Obwohl die Koalition betont, im Bildungsbereich zu investieren statt zu kürzen, könnte es auch SPD-Bildungssenatorin Sandra Scheeres treffen. „Ob wir mit der Inklusion so anfangen können wie geplant, ist jetzt fraglich“, sagt SPD-Bildungspolitiker Ilkin Özisik. Um sie anzuschieben, sollte es 2014/15 einen zusätzlichen zweistelligen Millionenbetrag für Beratungszentren und Personal geben. Falls dieses Geld nicht fließen würde, sollte man zum jetzigen Zeitpunkt mit der Inklusion „lieber nicht anfangen“, findet Özisik. Auch wenn er diese Konsequenz bedauern würde, sei es in den anderen Schulbereichen „noch schwieriger“, von den Vorhaben abzugehen. Für „politischen Selbstmord“ hielte er es, das Programm für die Brennpunktschulen zu streichen, denn die Schulen hätten sich auf die zugesagten 15 Millionen Euro eingestellt. Ähnlich verhält es sich mit den um neun Millionen Euro erhöhten Zuschüssen für das bessere Schulessen und mit der erkämpften Altersermäßigung der Lehrkräfte. All das ist für Ösizik nicht mehr verhandelbar.

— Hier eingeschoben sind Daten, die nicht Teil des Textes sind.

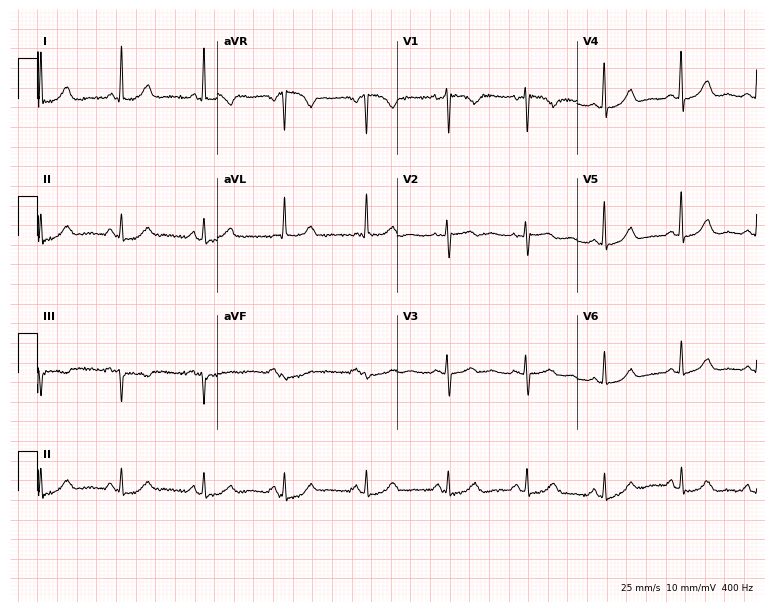
Electrocardiogram, a 50-year-old female. Overall reading on record: normal ECG.

Auch für Berlins Hochschulen kommt die neue Haushaltslage zur Unzeit. Sie verhandeln mit dem Senat gerade über ihre Zuschüsse für die Jahre von 2014 bis 2017 und fordern eine Steigerung von 3,8 Prozent. TU-Präsident Jörg Steinbach sagt, „die nicht öffentlich diskutierten Summen für die Hochschulen des Landes sind weit vom tatsächlichen Bedarf entfernt“. Steinbach wollte nicht sagen, um welche Summen es sich handelt. Vom Senat war dazu nichts zu erfahren. Gerüchten zufolge soll in der Politik aber für die Unis eine Steigerung um 90 bis 100 Millionen Euro bis 2017 diskutiert werden. Die Hochschulen fordern eine Steigerung um 147 Millionen Euro.

Jan-Hendrik Olbertz, Präsident der Humboldt-Universität, und Michael Heine, der Präsident der Hochschule für Technik und Wirtschaft, sagten, sollte das Gerücht stimmen, könnten die Unis die aktuelle Zahl von Studienplätzen auf keinen Fall mehr halten. „Wir werden keine Seminare mit 300 Studierenden machen. Da verlieren wir unseren Ruf“, sagte Olbertz: „Die Steigerung ist bitter nötig.“ Berlin wird um das Sparen allerdings nicht herumkommen. Denn allein für die letzten drei Jahre hat die Stadt nach Berechnungen der Senatsverwaltung etwa 940 Millionen Euro zu viel aus dem Finanzausgleich erhalten. Dieses Geld soll nun mit den nächsten Zuweisungen verrechnet werden.

Die Fraktionschefs Raed Saleh (SPD) und Florian Graf (CDU) fordern auch deshalb eine „harte Ausgabenlinie des Senats“ und eine neue Finanzplanung. „Es geht nicht nur um Großprojekte, sondern wir werden den ganzen Haushalt nach Einsparungsmöglichkeiten durchforsten müssen“, sagte der stellvertretende CDU-Fraktionschef Stefan Evers. Vorhaben wie die Internationale Bauausstellung, die Gartenausstellung, die ICC-Sanierung oder der geplante umstrittene Neubau der Zentral- und Landesbibliothek belasteten den Landeshaushalt jeweils nur mit einstelligen Millionenbeträgen (zur ZLB siehe auch Kasten). Im Gesundheits- und Arbeitsbereich sind Kürzungen nur schwer möglich, da aus diesen Ressorts gesetzlich garantierte Leistungen wie Kosten der Unterkunft, Hilfe zur Pflege oder Arbeitsfördermaßnahmen finanziert werden.

Grünen-Fraktionschefin Ramona Pop warnt vor den „langfristigen Auswirkungen“ der Sparpolitik im Haushalt. Das Ziel des Senats, ab 2015 keine neuen Kredite mehr aufnehmen zu müssen, „ist gekippt“. Pop forderte ein Baukosten-Controlling für Großprojekte. Linken-Fraktionschef Udo Wolf erwartet, dass der Senat bei allen Sparzwängen Prioritäten für Wohnen, Bildung und den öffentlichen Dienst setzt.